WHAT IS EXPECTED: Would you print the data below exactly, leaving out every picture?
---
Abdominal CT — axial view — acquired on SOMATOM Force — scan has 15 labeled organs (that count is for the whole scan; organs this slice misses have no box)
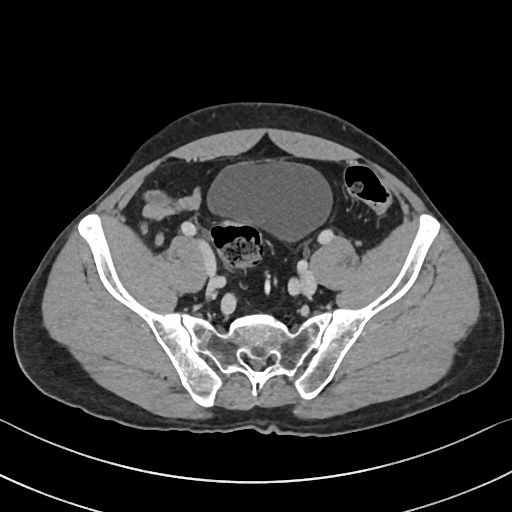 <organs><organ name="bladder" x1="207" y1="160" x2="332" y2="240"/></organs>
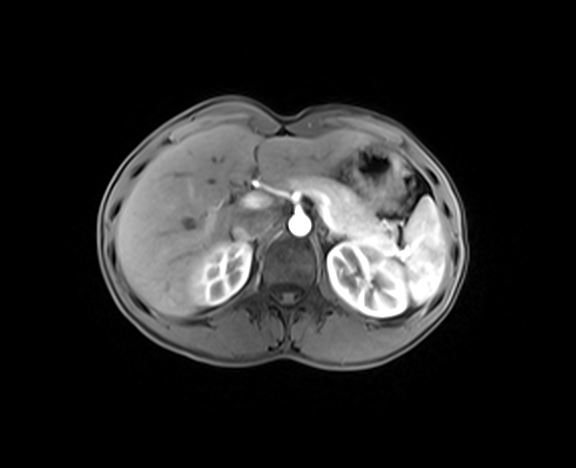 Abdominal MRI · Axial slice 43/72 · 1st–99th percentile window · 576x468 px · scan has 13 labeled organs (counted over the whole 3D scan, not this slice; an organ is boxed only where this slice passes through it)
<organs><organ name="spleen" x1="402" y1="196" x2="448" y2="303"/><organ name="right kidney" x1="189" y1="240" x2="251" y2="305"/><organ name="left kidney" x1="327" y1="240" x2="407" y2="316"/><organ name="liver" x1="116" y1="124" x2="370" y2="316"/><organ name="stomach" x1="349" y1="144" x2="402" y2="209"/><organ name="aorta" x1="288" y1="215" x2="310" y2="236"/><organ name="inferior vena cava" x1="230" y1="207" x2="272" y2="237"/><organ name="pancreas" x1="283" y1="175" x2="390" y2="242"/></organs>
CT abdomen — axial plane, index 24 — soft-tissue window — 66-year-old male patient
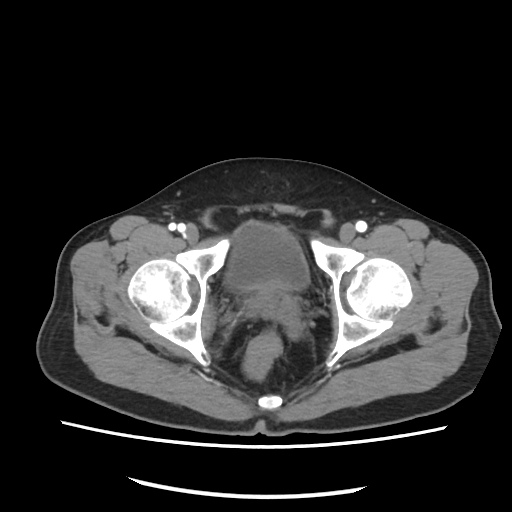
<organs><organ name="bladder" x1="225" y1="222" x2="307" y2="290"/></organs>
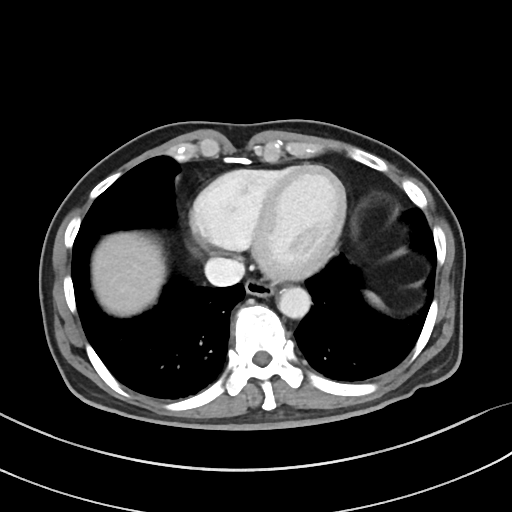
Abdominal CT · Axial slice 83/128 · 512x512 px · acquired on SOMATOM Force
Box edges are left/top/right/bottom in pixels. Labeled organs on this slice: spleen at left=367, top=292, right=381, bottom=305, esophagus at left=245, top=278, right=274, bottom=296, liver at left=92, top=231, right=166, bottom=316, aorta at left=278, top=287, right=310, bottom=318, inferior vena cava at left=205, top=257, right=244, bottom=286.
---
RESULT:
Abdominal CT — axial view — acquired on SOMATOM Force — scan has 15 labeled organs (that count is for the whole scan; organs this slice misses have no box)
 <organs><organ name="bladder" x1="207" y1="160" x2="332" y2="240"/></organs>
 Abdominal MRI · Axial slice 43/72 · 1st–99th percentile window · 576x468 px · scan has 13 labeled organs (counted over the whole 3D scan, not this slice; an organ is boxed only where this slice passes through it)
<organs><organ name="spleen" x1="402" y1="196" x2="448" y2="303"/><organ name="right kidney" x1="189" y1="240" x2="251" y2="305"/><organ name="left kidney" x1="327" y1="240" x2="407" y2="316"/><organ name="liver" x1="116" y1="124" x2="370" y2="316"/><organ name="stomach" x1="349" y1="144" x2="402" y2="209"/><organ name="aorta" x1="288" y1="215" x2="310" y2="236"/><organ name="inferior vena cava" x1="230" y1="207" x2="272" y2="237"/><organ name="pancreas" x1="283" y1="175" x2="390" y2="242"/></organs>
CT abdomen — axial plane, index 24 — soft-tissue window — 66-year-old male patient
<organs><organ name="bladder" x1="225" y1="222" x2="307" y2="290"/></organs>
Abdominal CT · Axial slice 83/128 · 512x512 px · acquired on SOMATOM Force
Box edges are left/top/right/bottom in pixels. Labeled organs on this slice: spleen at left=367, top=292, right=381, bottom=305, esophagus at left=245, top=278, right=274, bottom=296, liver at left=92, top=231, right=166, bottom=316, aorta at left=278, top=287, right=310, bottom=318, inferior vena cava at left=205, top=257, right=244, bottom=286.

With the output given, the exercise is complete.